Lorsque le trappiste tombe sérieusement malade, il ne quitte pas ses habits, il gît couché sur son lit de mort, tel qu’il a prié et travaillé pendant sa frugale et silencieuse existence et quand la mort libératrice arrive, avant même qu’on l’ait porté, revêtu de sa robe, pour faire sa dernière station à la chapelle, au milieu des chants de la communauté, du haut du clocheton d’ardoise la cloche tinte en sons joyeux, comme pour un mariage, annonçant qu’une autre âme s’est envolée vers la patrie céleste.
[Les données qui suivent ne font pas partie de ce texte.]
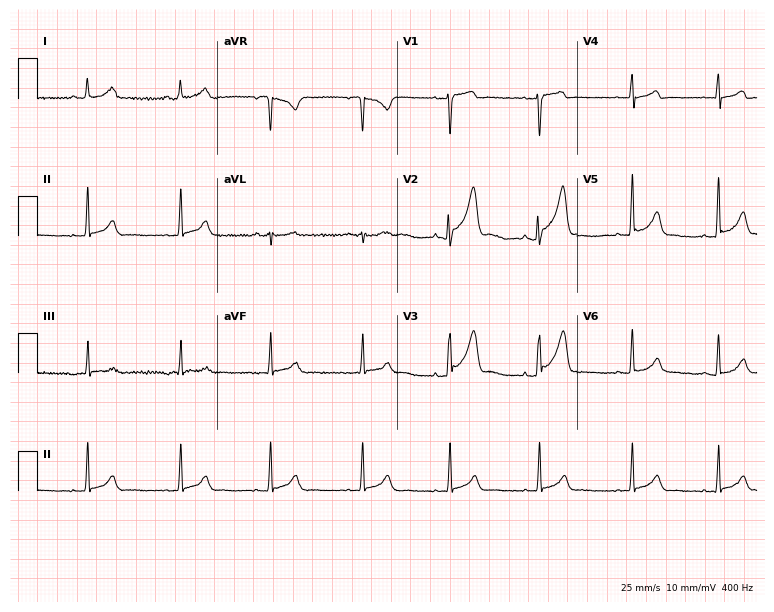
Resting 12-lead electrocardiogram (7.3-second recording at 400 Hz). Patient: a male, 31 years old. None of these six findings is recorded: first-degree AV block, right bundle branch block (RBBB), left bundle branch block (LBBB), sinus bradycardia, atrial fibrillation (AF), sinus tachycardia. Other findings, if any, are not listed.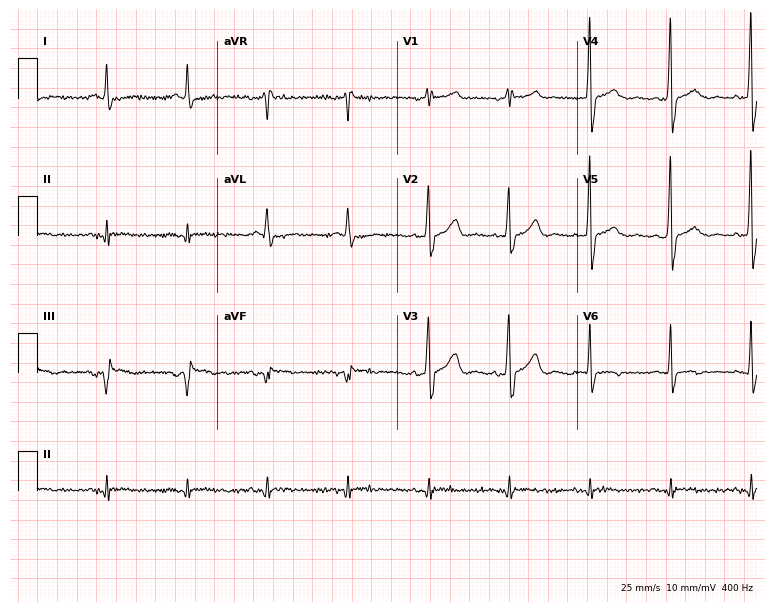
ECG (7.3-second recording at 400 Hz) — a female patient, 76 years old. Screened for six findings — first-degree AV block, right bundle branch block, left bundle branch block, sinus bradycardia, atrial fibrillation, sinus tachycardia — none is recorded.

Le soir, Stevenson conduit par le bon Irlandais prit place dans la tribune pour entendre les complies et le Salve Regina qui terminent la journée des religieux Cisterciens. Les murs blancs de la chapelle, les moines encapuchonnés dans le chœur, les cierges allumés, les chants mâles, suivis d’un profond silence et le spectacle de toutes ces têtes inclinées pour la prière, puis la cloche sonnant la fin de l’office et l’heure du repos: tout cela impressionna fortement l’étranger. Il rentra fatigué dans sa cellule et s’endormit au bruit du vent qui grondait dans le bois de pins environnant. Il fut éveillé dans la nuit noire, à 2 heures du matin, par la cloche qui sonnait le lever. Tous les frères se hâtaient de se rendre à la chapelle. Ceux qui sont morts pour le monde commençaient déjà à cette heure où tout repose encore, le cercle monotone de leurs travaux quotidiens. Stevenson qui n’était pas comme eux las des vanités de cette vie, se félicita de n’être pas mort au monde.